Engineered microbes are poised to be the next generation of therapeutics working in the human body. Synthetic biology researchers aim at developing tools to reach this goal in future years. Our project fits into such research. However, we are still in the early days of what a bacteria-driven contraception could be. Hence the need for more research about this subject that we will be discussed in this section.
Next experiments
For our project we imagined and designed a lot of experiments that we wanted to do. We were not able to conduct all of them because of lack of time. Here we present what would be the next steps of our project.
Measuring spermicides production and efficiency
Antibodies
The produced antibodies could be purified to check if they are produced and secreted. We have confirmed that the antibodies are produced in E. coli. Purification with the E-tag on the antibodies could give information about the quantity that bacteria produce and secrete. The experiment with the purified antibodies on sperm could tell which quantity is needed to fully inhibit sperm motility which is very important for the future of the project.

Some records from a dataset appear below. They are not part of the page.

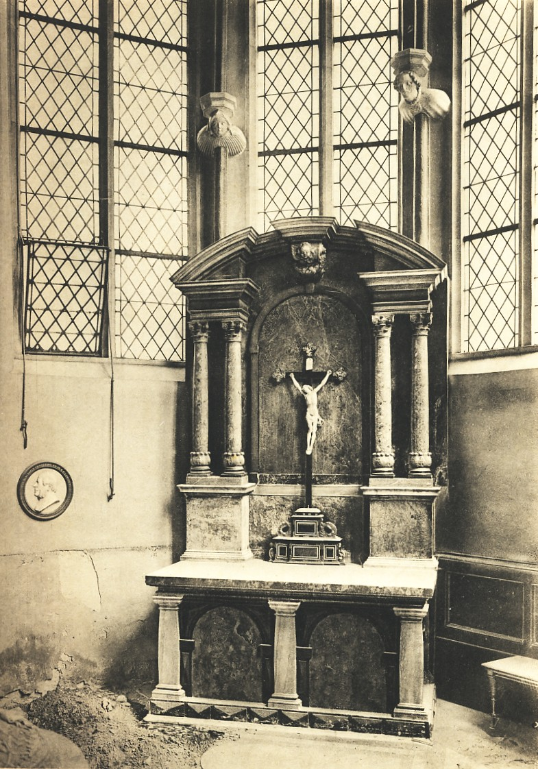 Altar der Schlosskapelle, seit 1737 in der Busmannkapelle der Sophienkirche in Dresden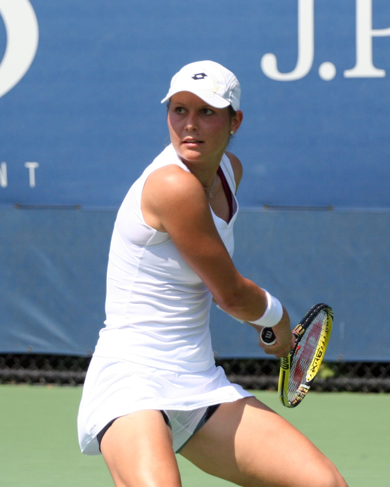 U.S. Open Sept. 2, 2010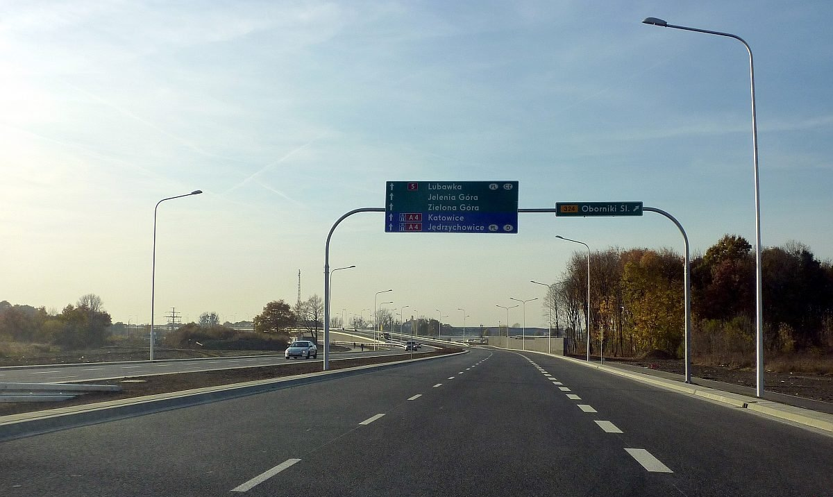 Obwodnica śródmiejska Wrocławia - odcinek północny (pomiędzy ul Żmigrodzką a Obornicką).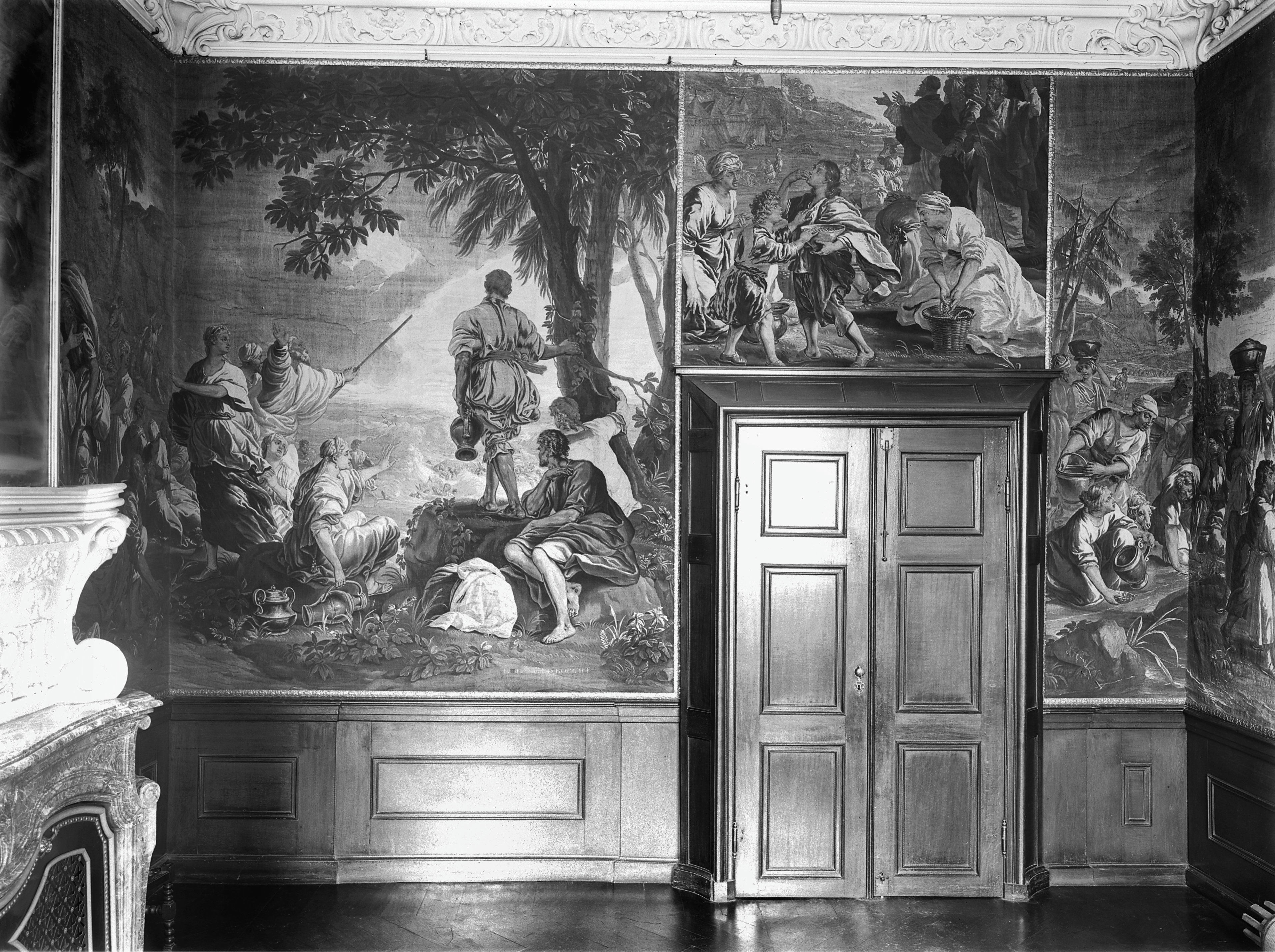 Stadhuis: Interieur leeskamer: wand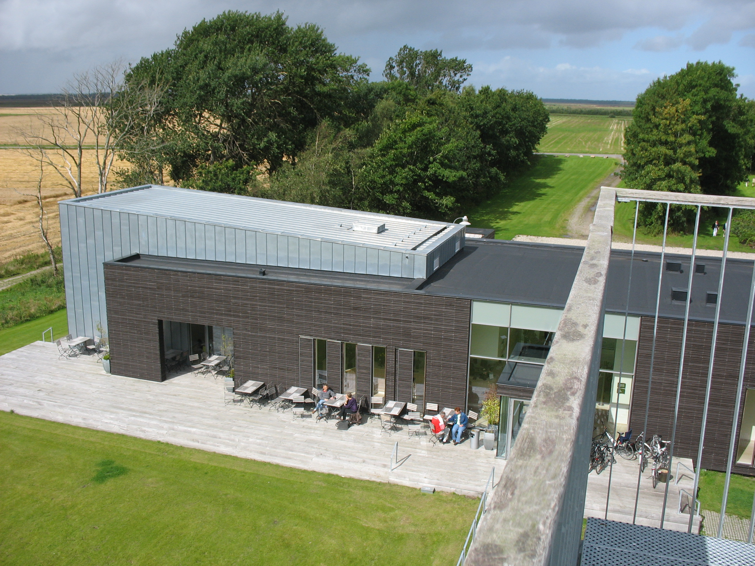 Lille Vildmosecentret.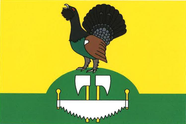 Vlajka, Obecnice, okres Příbram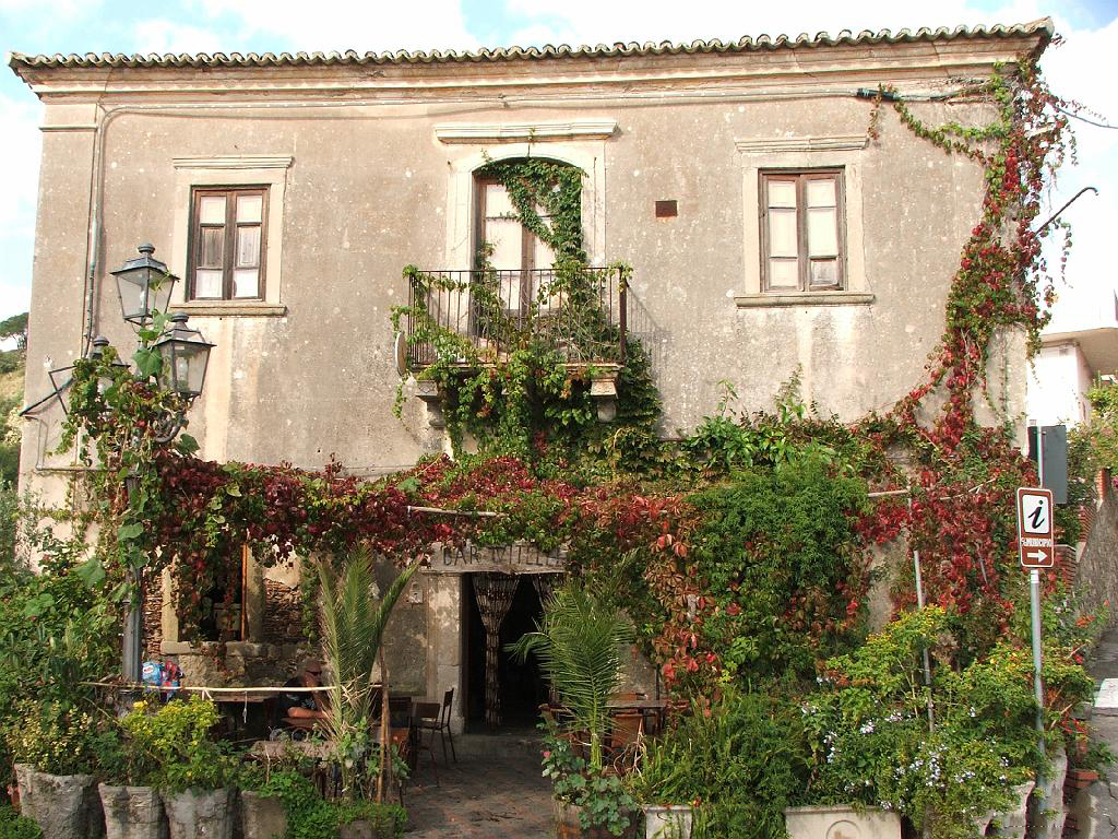 Descrizione - Savoca (provincia di Messina) - Bar Vitelli, luogo dove furono girate alcune scene del film "Il Padrino" parte I^ Autore - Pappalardo Rosario Fonte - Scattata il 08:11//2007)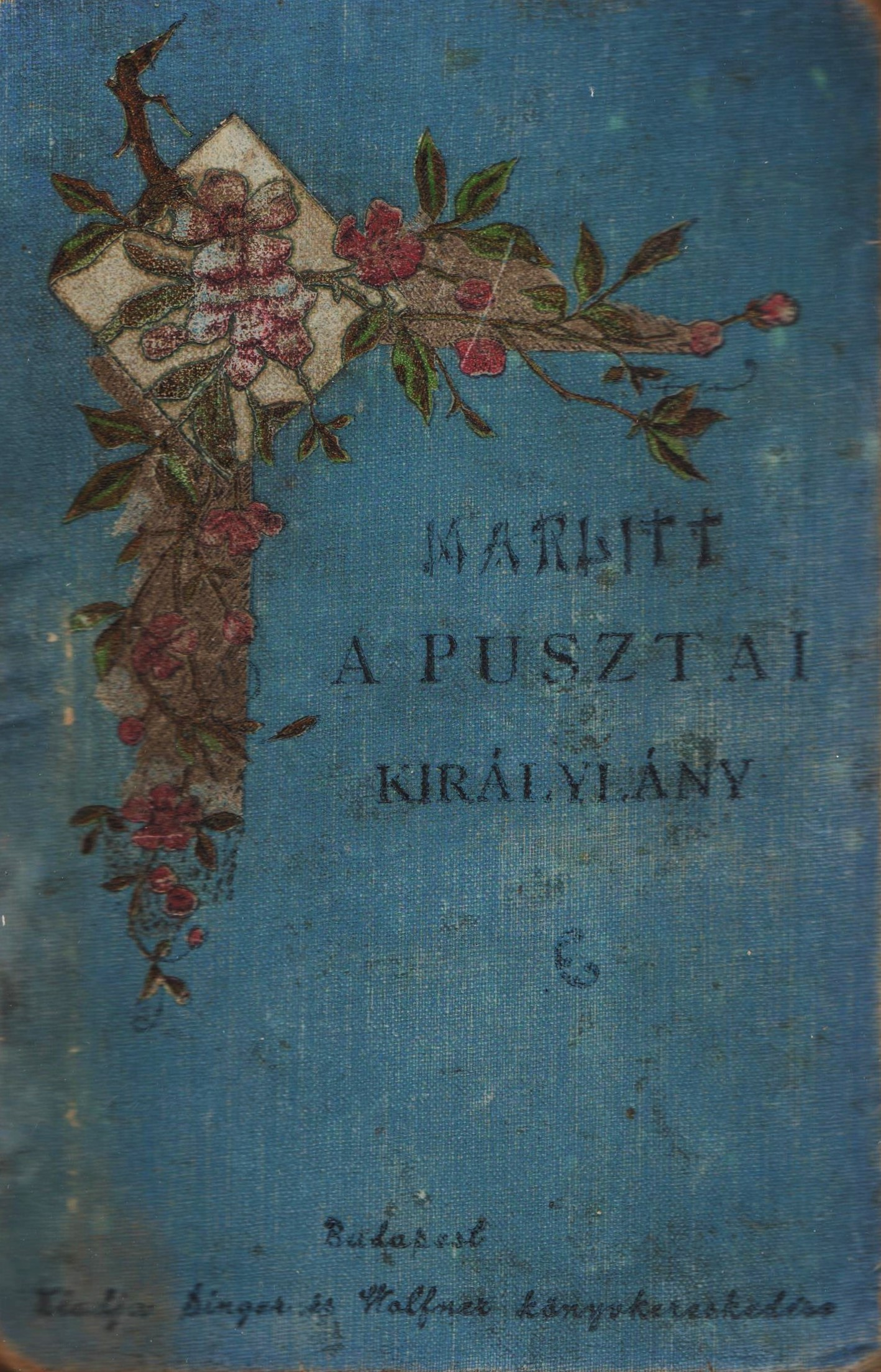 E. Marlitt: A pusztai királylány, 1890-es évek

Another important thing about the antibodies is that the exact mechanisms of their actions are not known yet. Understanding how the antibodies work and where they are fixed on the sperm could be interesting, and should be compared to the literature [1].
Peptides
The experiments detailed on the sperm motility assay could be applied to other peptides. We designed sequences for lacticin and subtilosin but other peptides could be studied such as nisin for example. The sequences could be designed and cloned, as we did for LL-37, and the products tested on sperm as we did for nisin. Those experiments could tell which ones are the easiest to produce and the most efficient.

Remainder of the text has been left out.